_How to complete this task_.
Copy nothing before the line that contains "Lexus IS220d"; from there, transcribe each line exactly through the end of the material, omitting pictures.

_Records to use_.
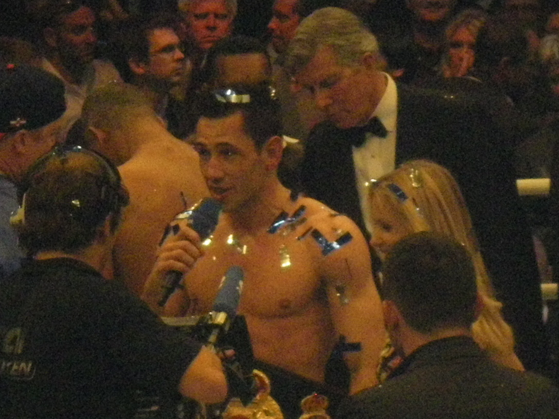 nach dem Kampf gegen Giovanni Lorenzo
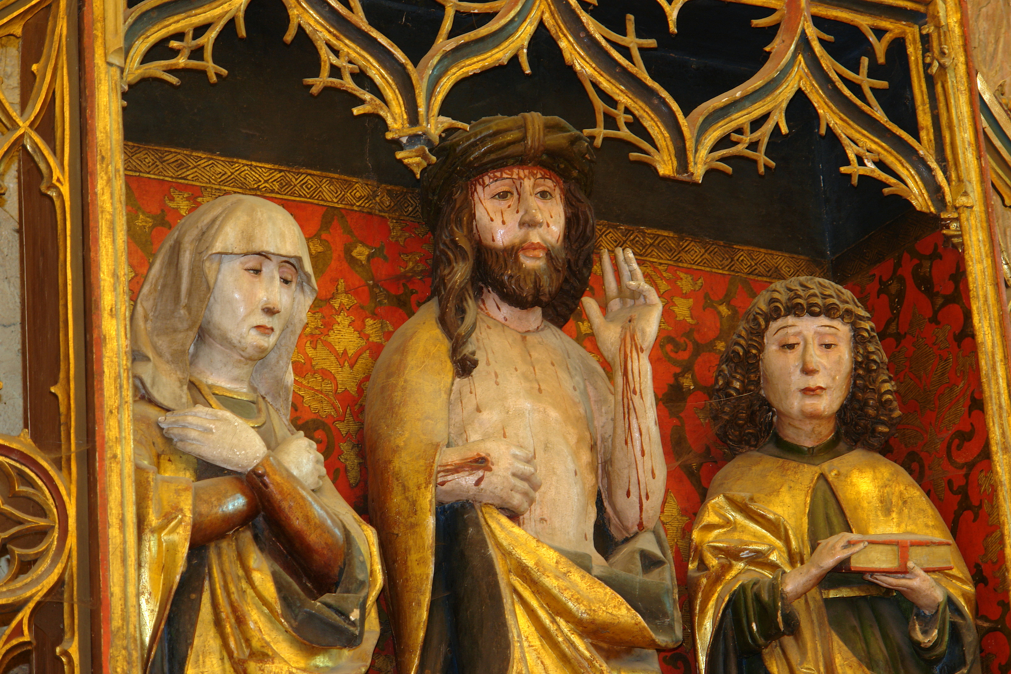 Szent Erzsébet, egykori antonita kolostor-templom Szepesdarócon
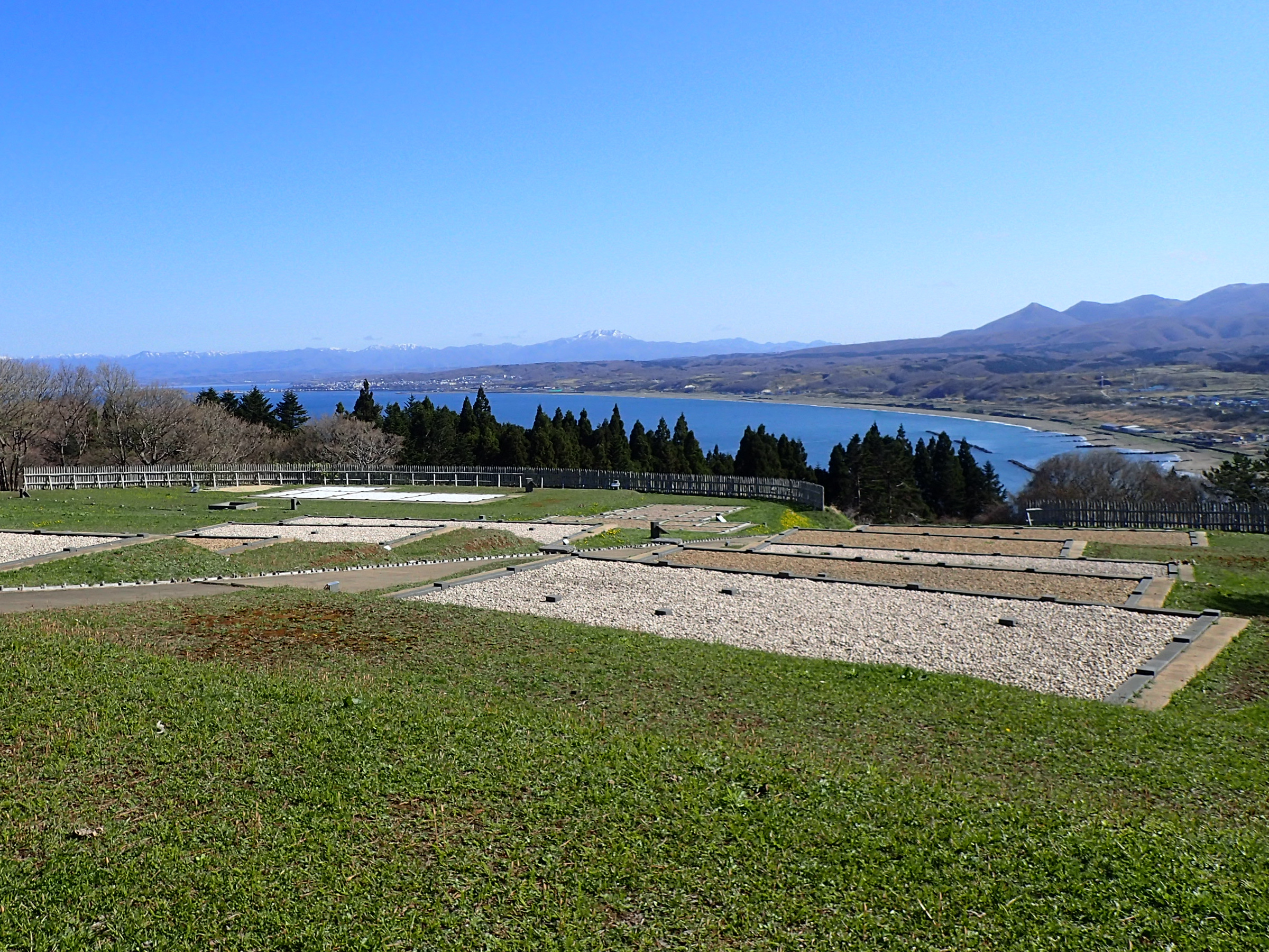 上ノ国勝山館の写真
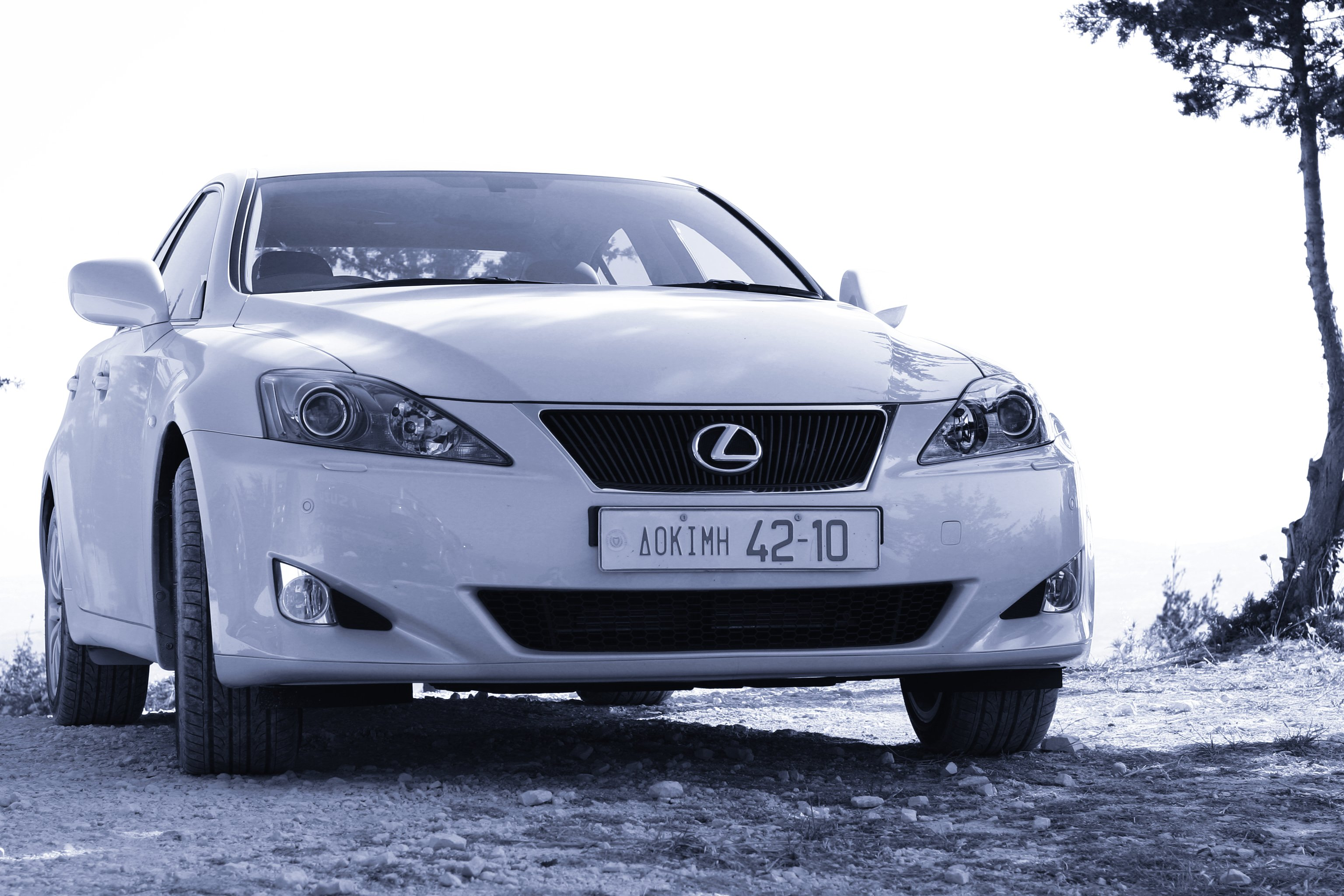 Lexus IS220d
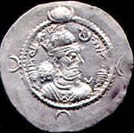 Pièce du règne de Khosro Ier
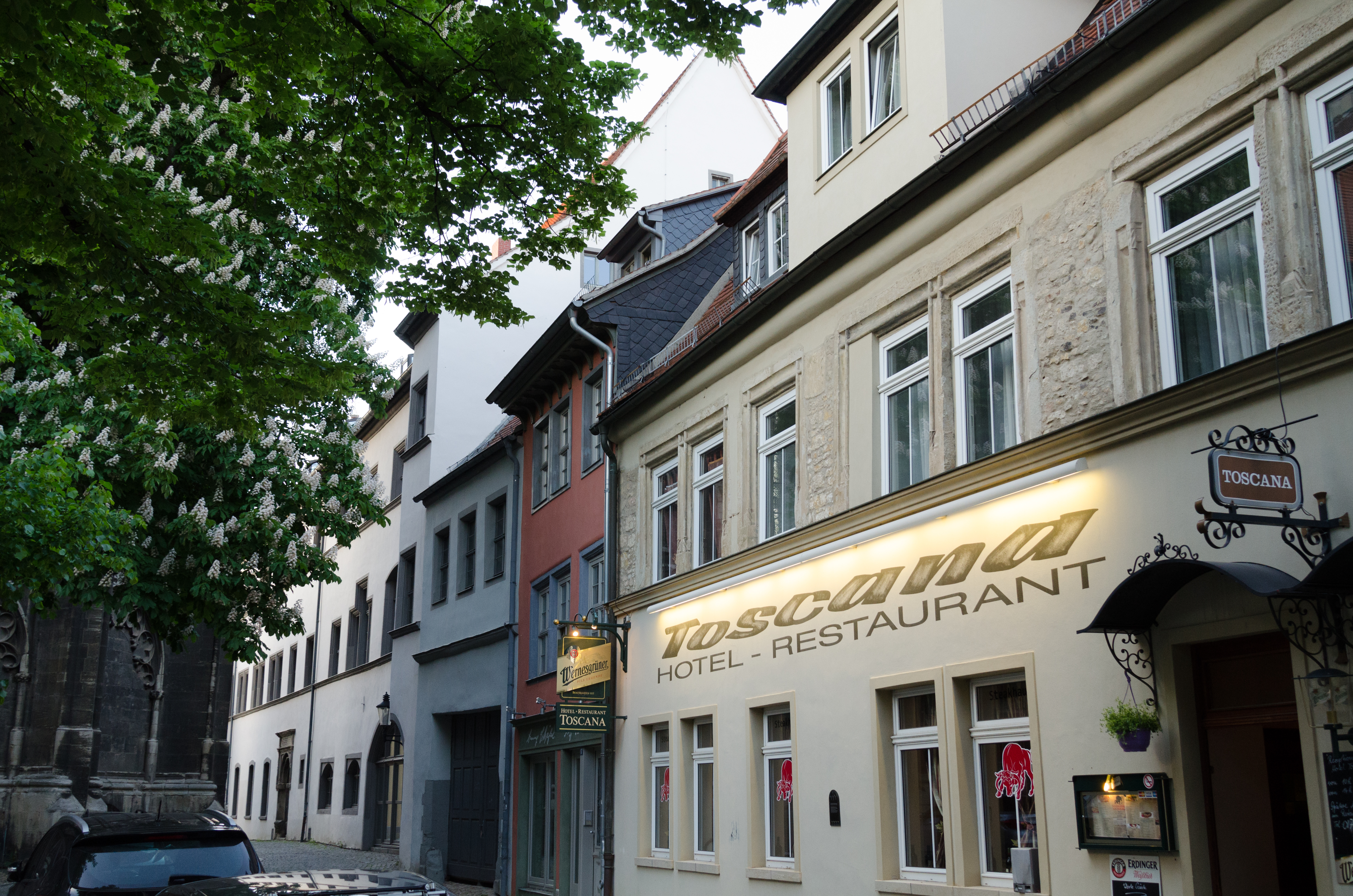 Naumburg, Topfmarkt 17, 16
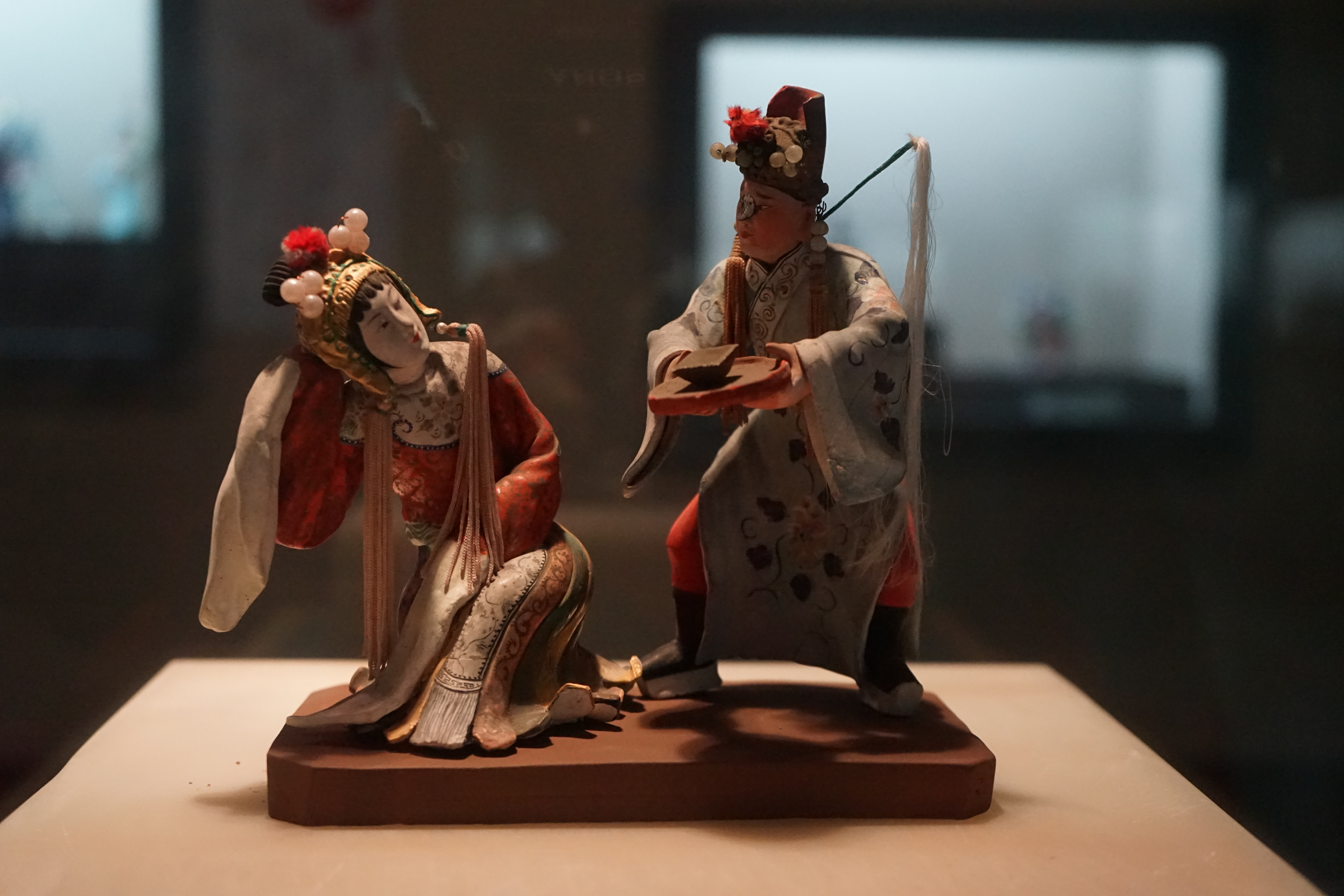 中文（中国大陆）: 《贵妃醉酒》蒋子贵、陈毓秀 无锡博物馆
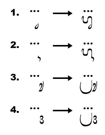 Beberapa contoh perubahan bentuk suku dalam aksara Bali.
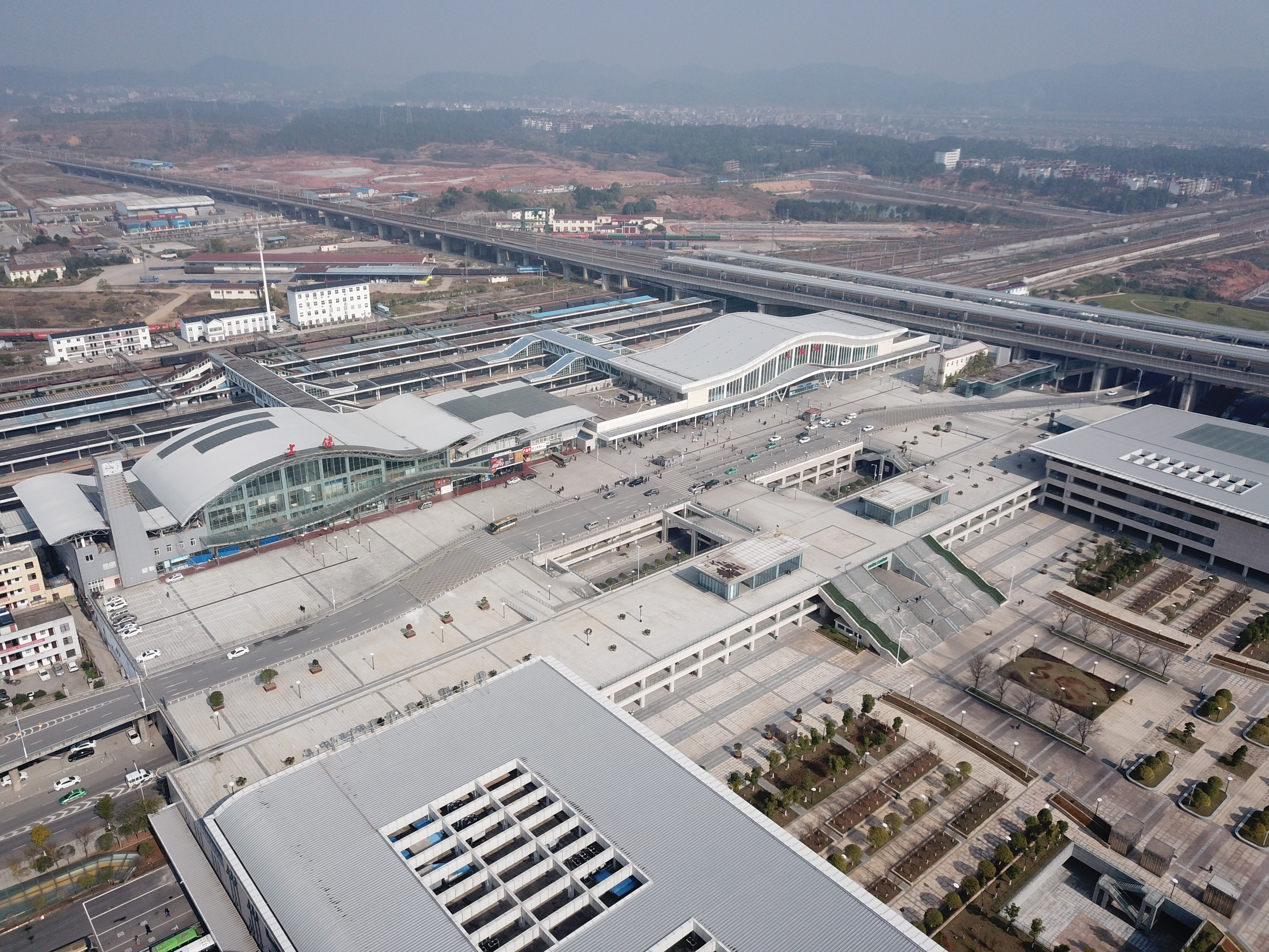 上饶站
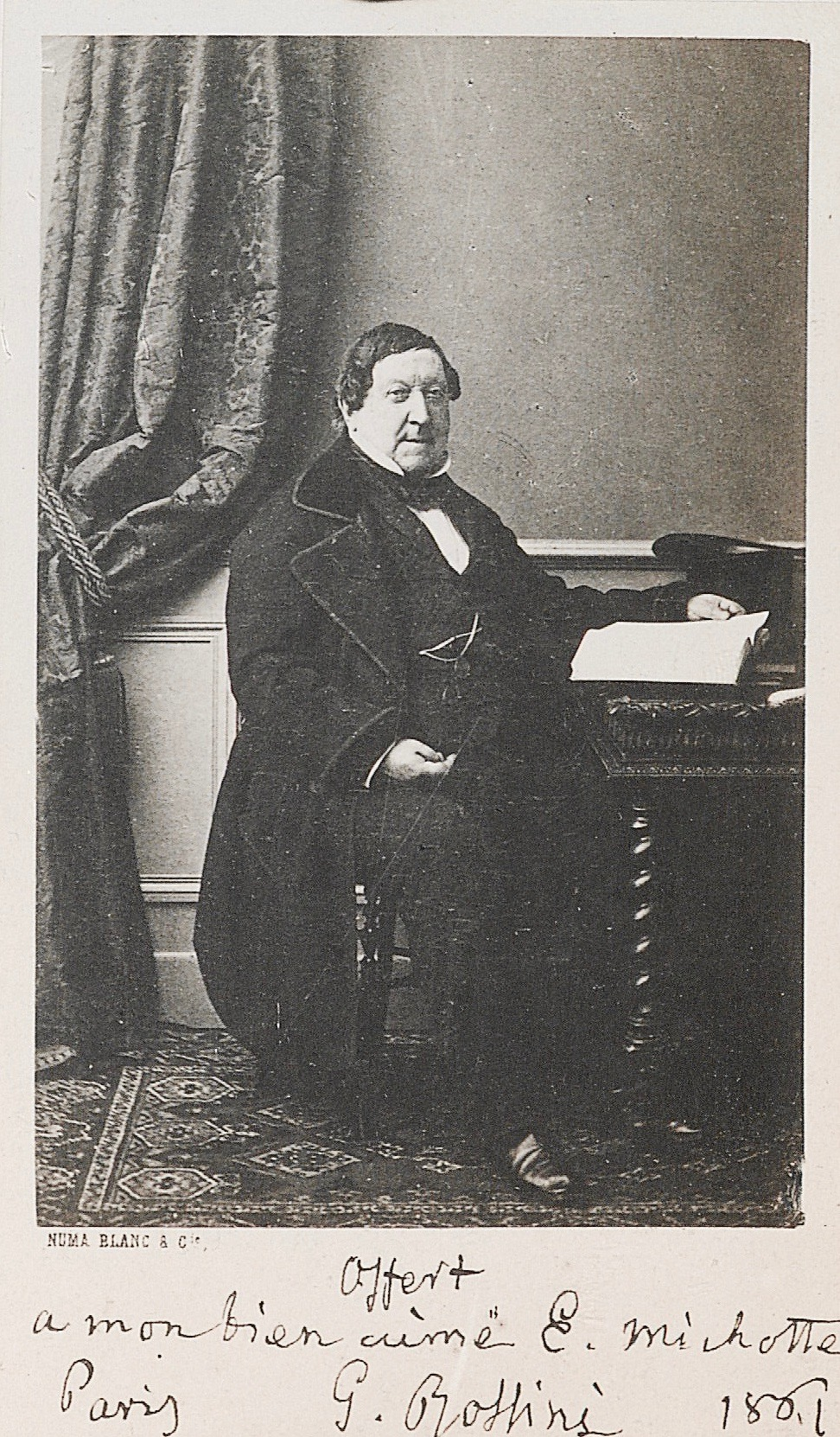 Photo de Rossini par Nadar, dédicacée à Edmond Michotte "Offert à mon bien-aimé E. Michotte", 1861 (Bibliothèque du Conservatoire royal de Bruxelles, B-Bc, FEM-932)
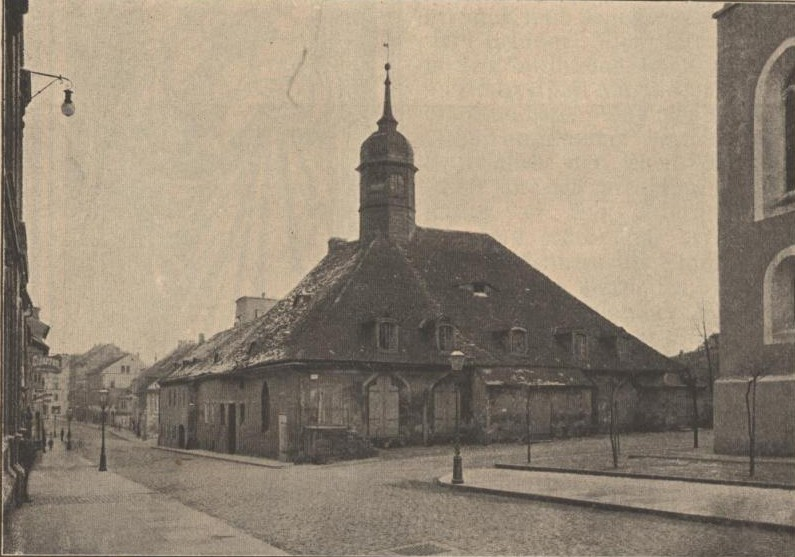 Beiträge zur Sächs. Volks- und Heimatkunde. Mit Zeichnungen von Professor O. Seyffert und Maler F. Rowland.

_Exercise answer_.
 Lexus IS220d
 Pièce du règne de Khosro Ier
 Naumburg, Topfmarkt 17, 16
 中文（中国大陆）: 《贵妃醉酒》蒋子贵、陈毓秀 无锡博物馆
 Beberapa contoh perubahan bentuk suku dalam aksara Bali.
 上饶站
 Photo de Rossini par Nadar, dédicacée à Edmond Michotte "Offert à mon bien-aimé E. Michotte", 1861 (Bibliothèque du Conservatoire royal de Bruxelles, B-Bc, FEM-932)
 Beiträge zur Sächs. Volks- und Heimatkunde. Mit Zeichnungen von Professor O. Seyffert und Maler F. Rowland.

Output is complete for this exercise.